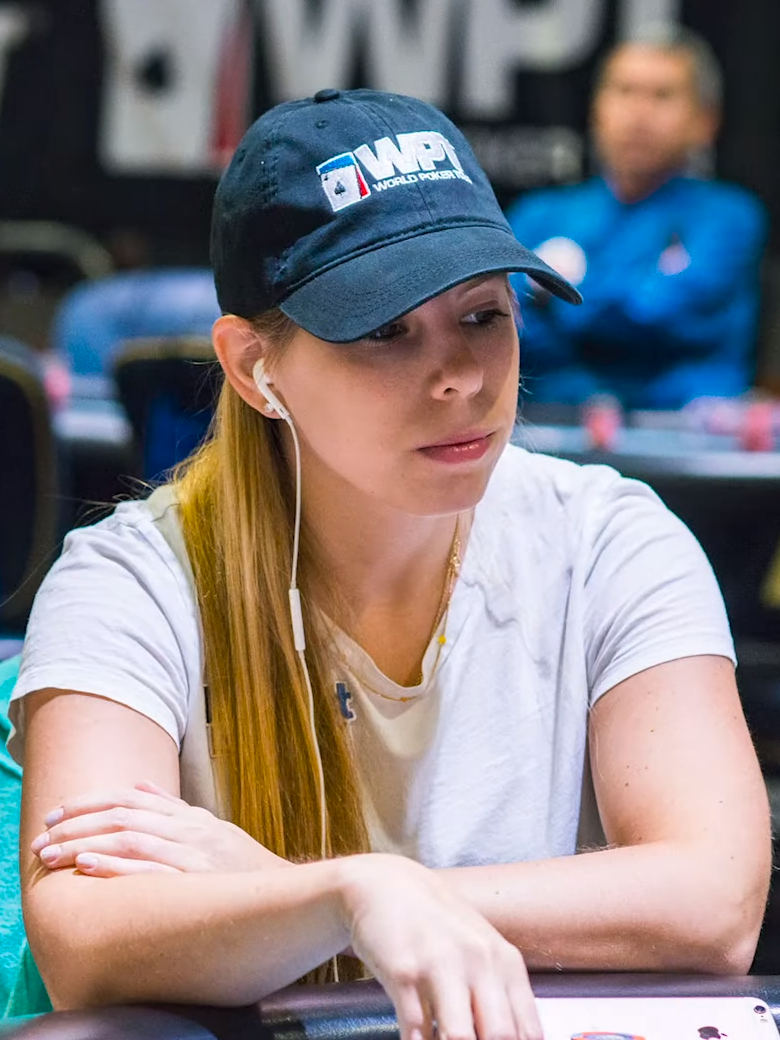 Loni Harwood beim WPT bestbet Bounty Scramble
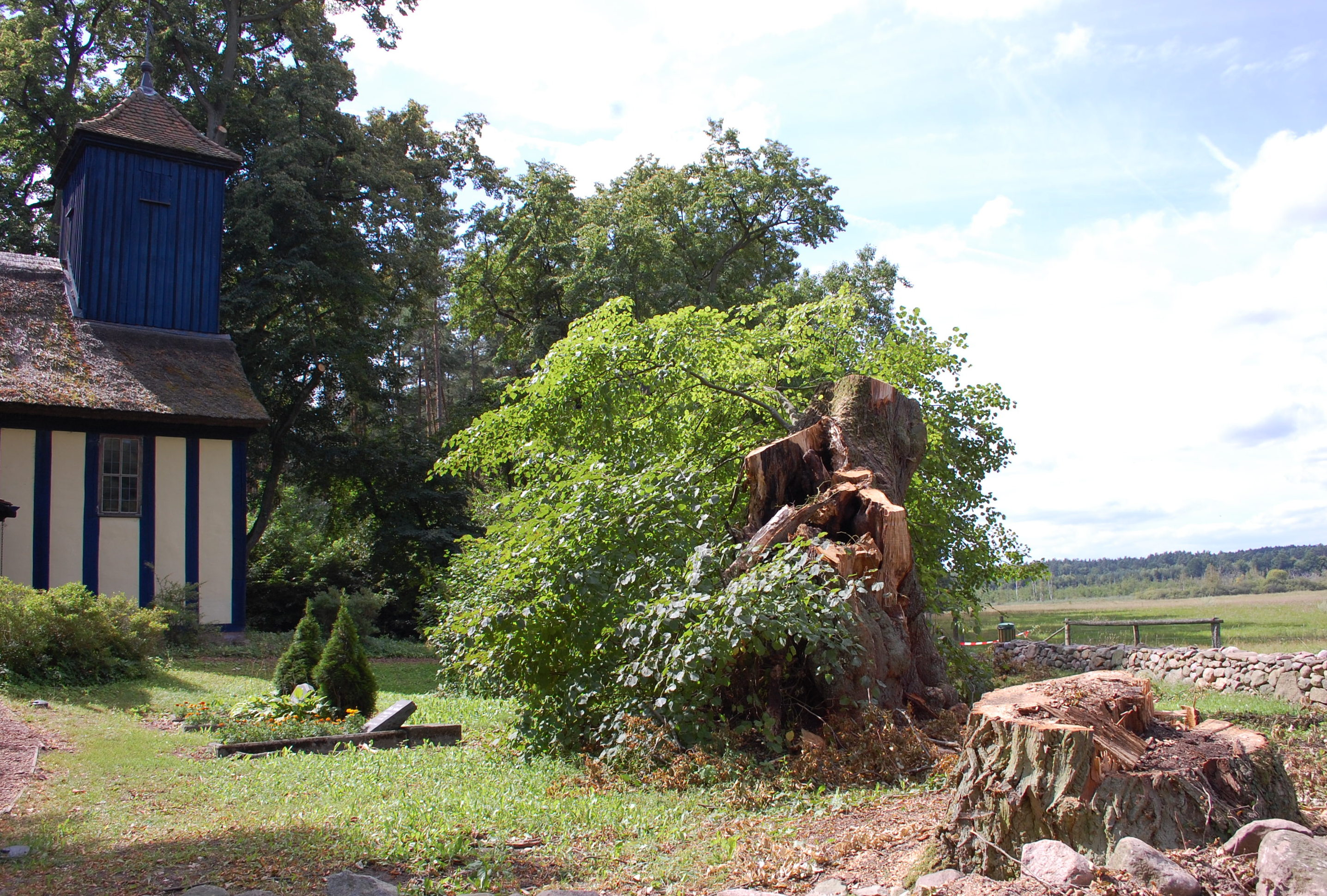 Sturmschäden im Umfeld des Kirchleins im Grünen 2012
=-=-=
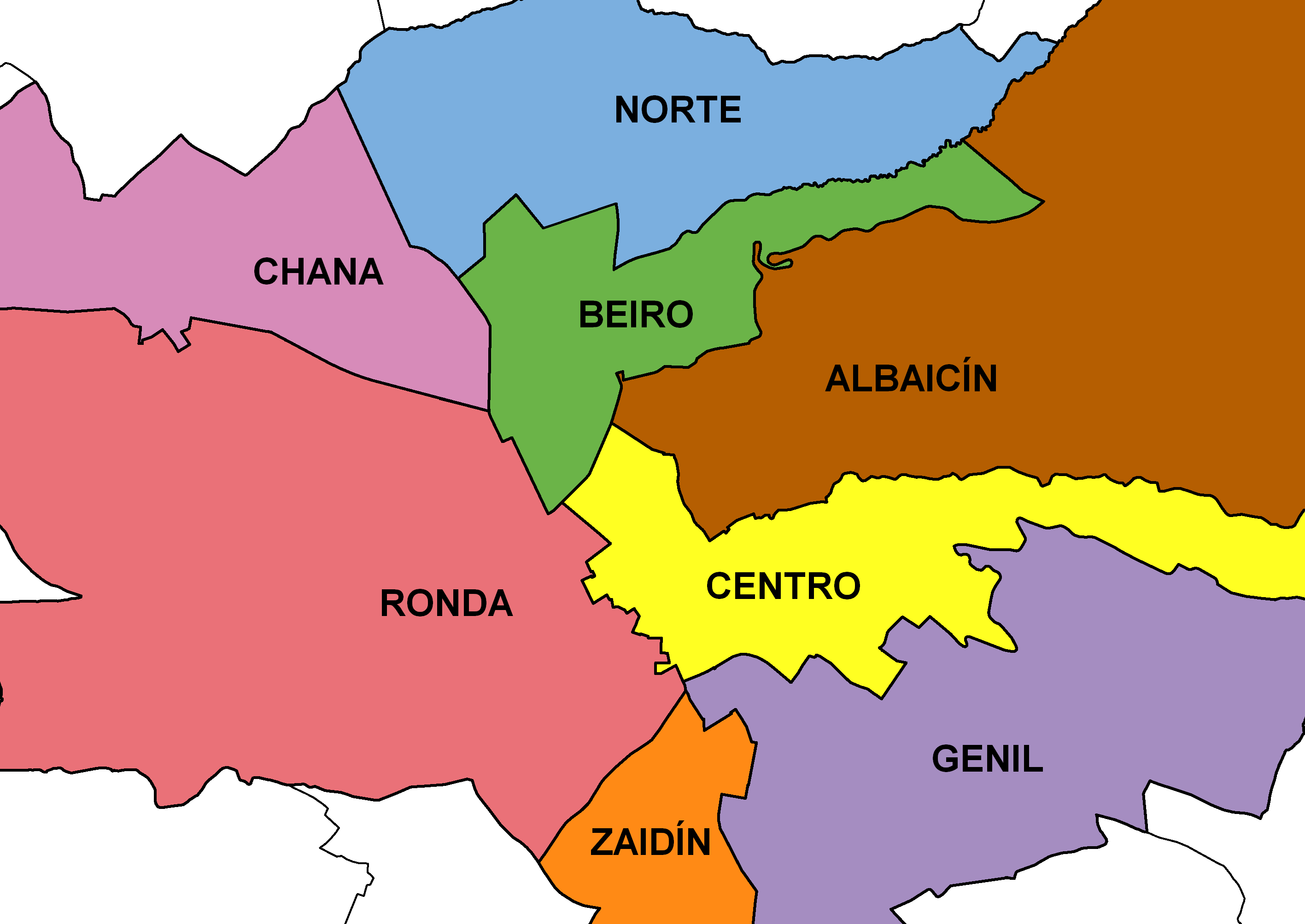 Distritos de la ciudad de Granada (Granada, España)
=-=-=
# PROBLEM REQUIREMENTS
Copy word for word the lines of the records above from the one with "Loni Harwood beim" up to and including the one with "Sturmschäden im Umfeld". Skip the pictures.

# TASK SOLUTION
 Loni Harwood beim WPT bestbet Bounty Scramble
 Sturmschäden im Umfeld des Kirchleins im Grünen 2012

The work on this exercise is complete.